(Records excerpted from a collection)
- - -

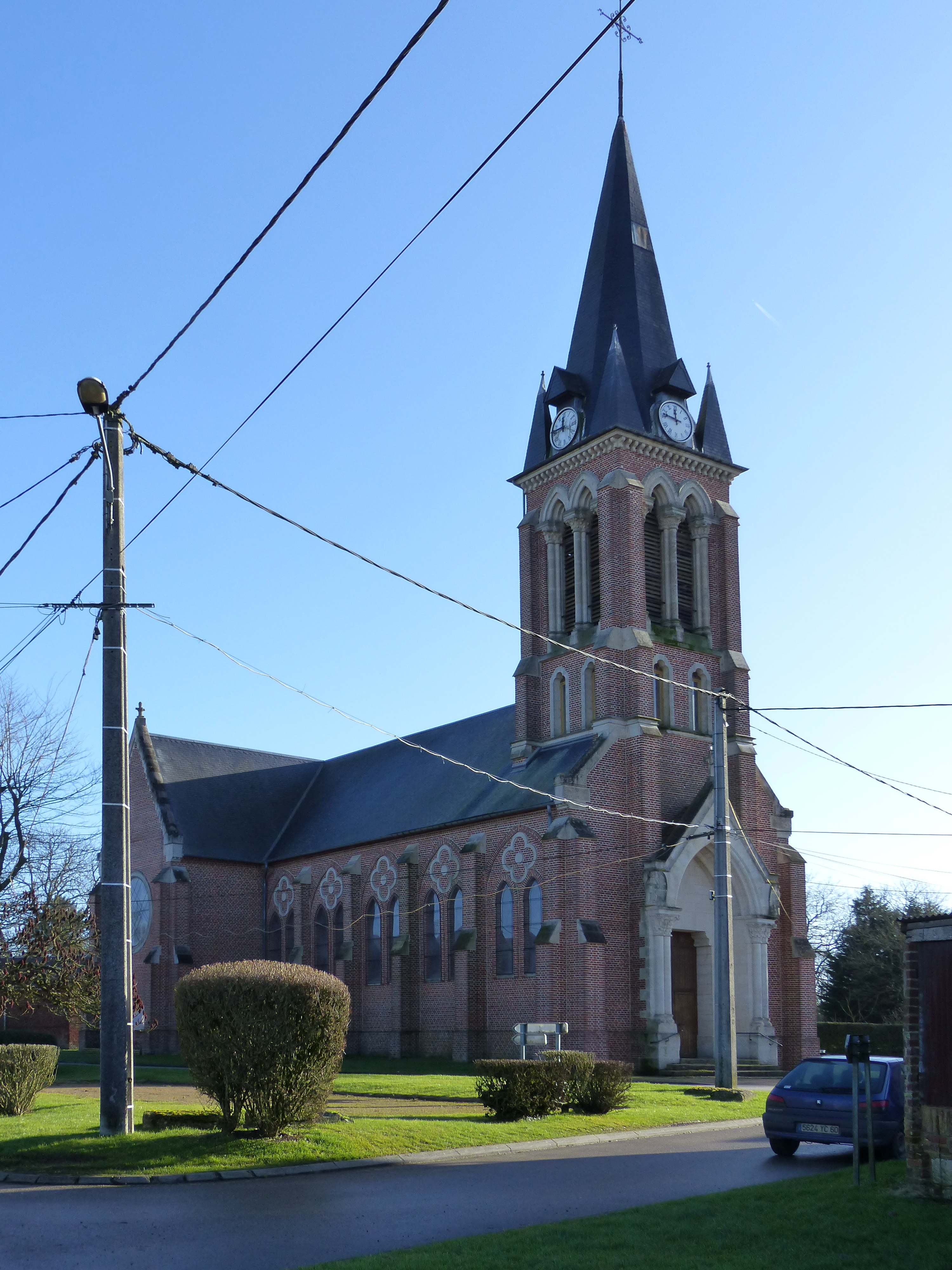 Eglise Sainte-Marguerite de Rotangy
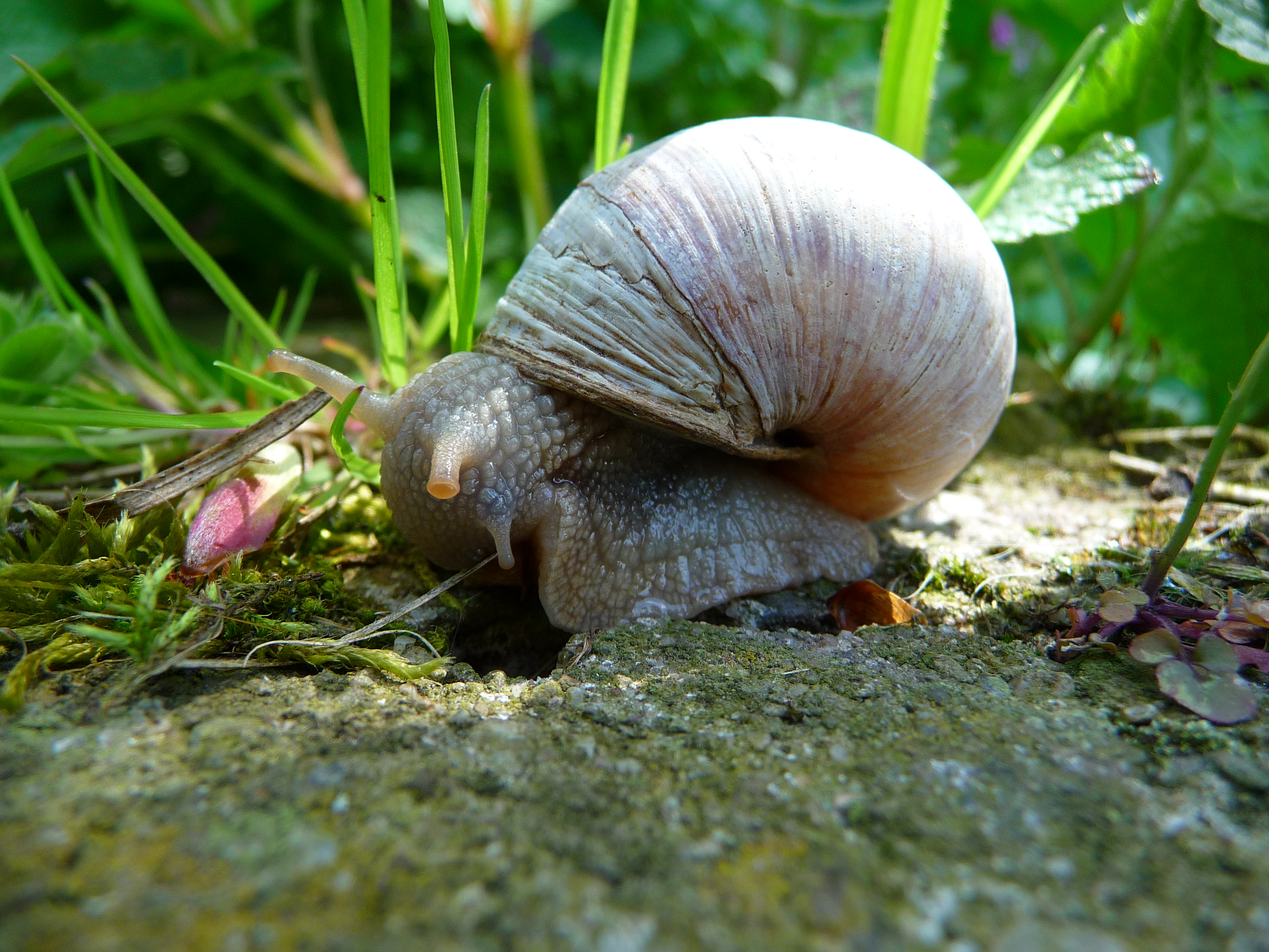 Weinbergschnecke (Helix pomatia), fotografiert in Heidelberg (Baden-Württemberg, Deutschland)
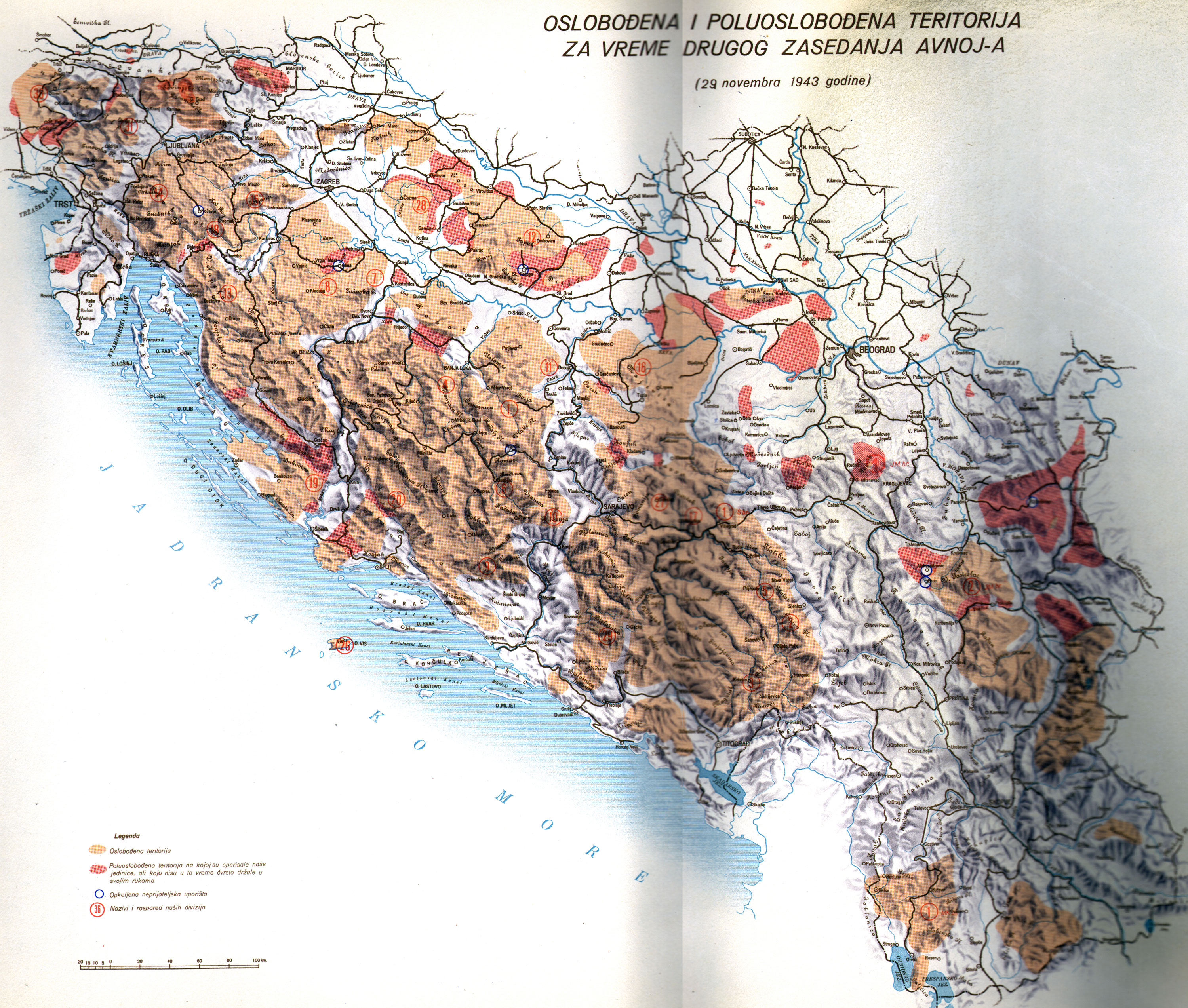 Srpskohrvatski / српскохрватски: Oslobođena i poluoslobođena teritorija za vreme Drugog zasedanja AVNOJ-a (29 novembra 1943 godine)
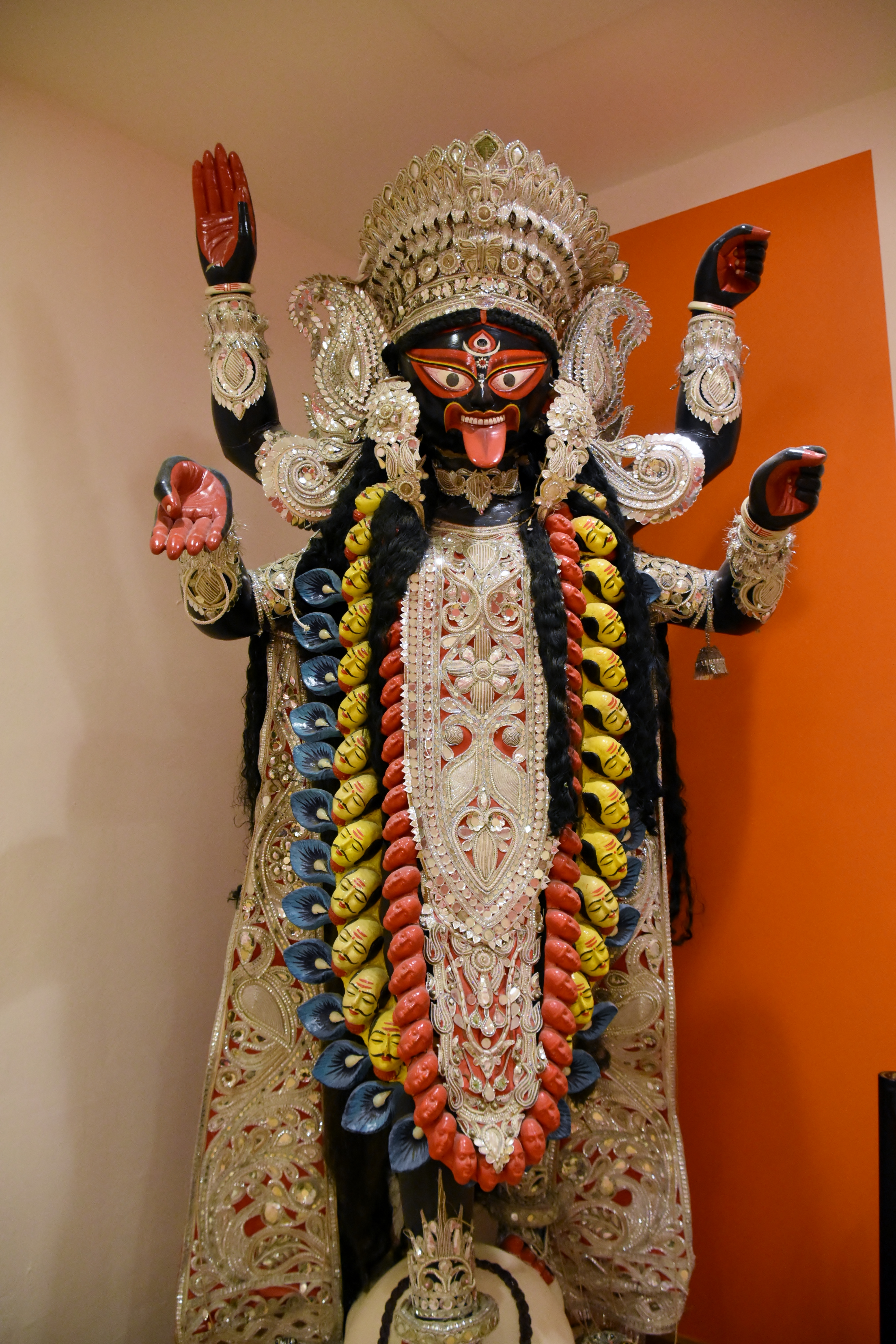 Hindu goddess Kali, National Museum, Copenhagen (4)
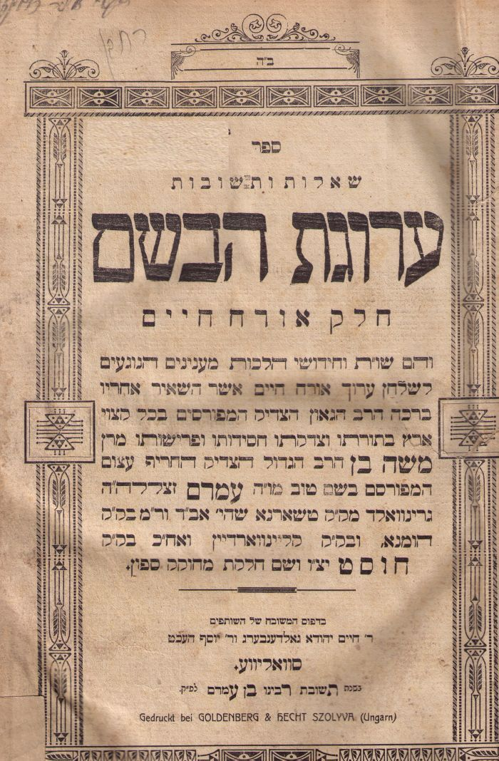 Arugat Habosem Book
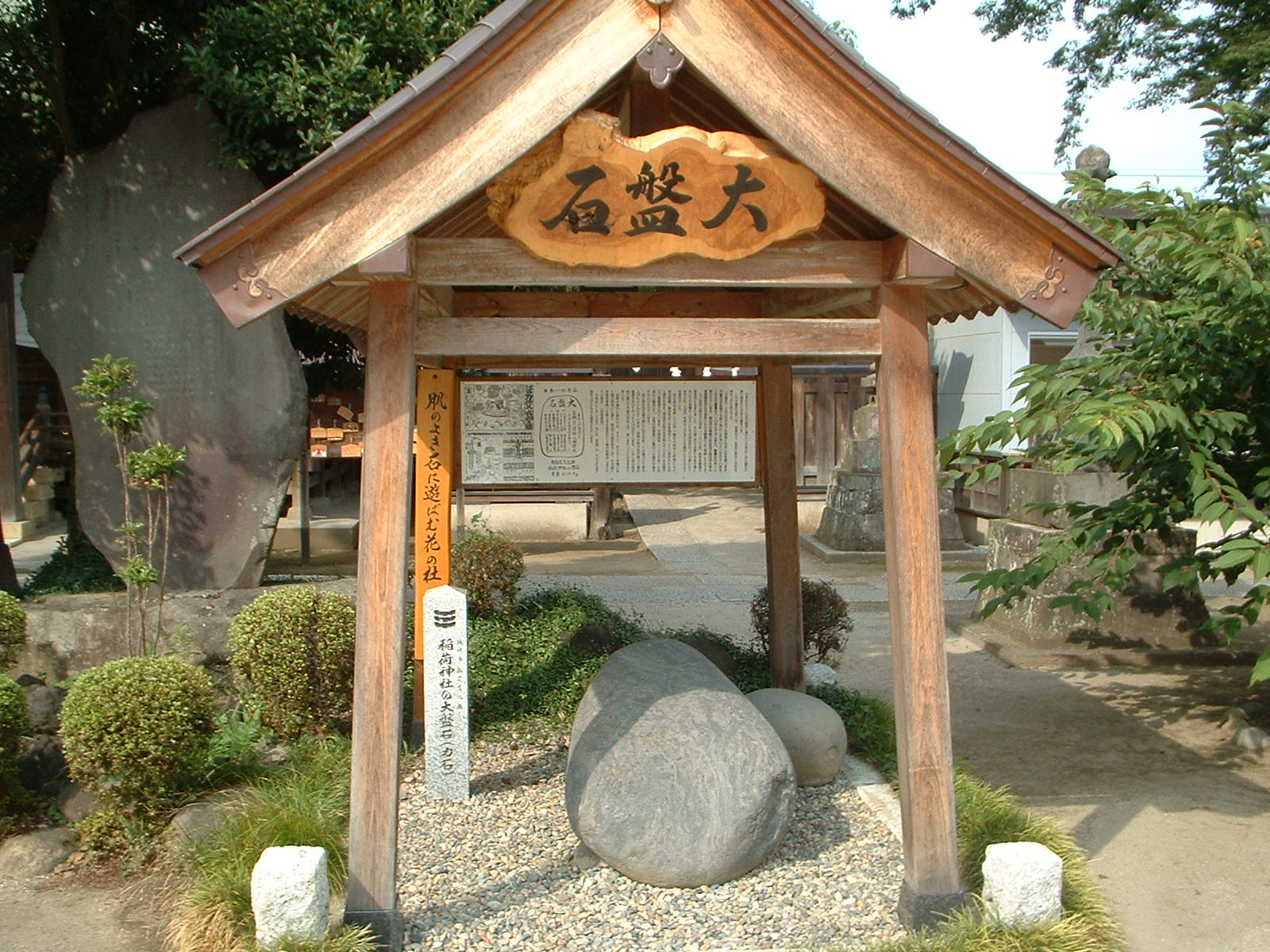 日本で最も大きい力石

- - -

No pictures should appear in the copy, and each record above is to be returned exactly.

TASK SOLUTION
 Eglise Sainte-Marguerite de Rotangy
 Weinbergschnecke (Helix pomatia), fotografiert in Heidelberg (Baden-Württemberg, Deutschland)
 Srpskohrvatski / српскохрватски: Oslobođena i poluoslobođena teritorija za vreme Drugog zasedanja AVNOJ-a (29 novembra 1943 godine)
 Hindu goddess Kali, National Museum, Copenhagen (4)
 Arugat Habosem Book
 日本で最も大きい力石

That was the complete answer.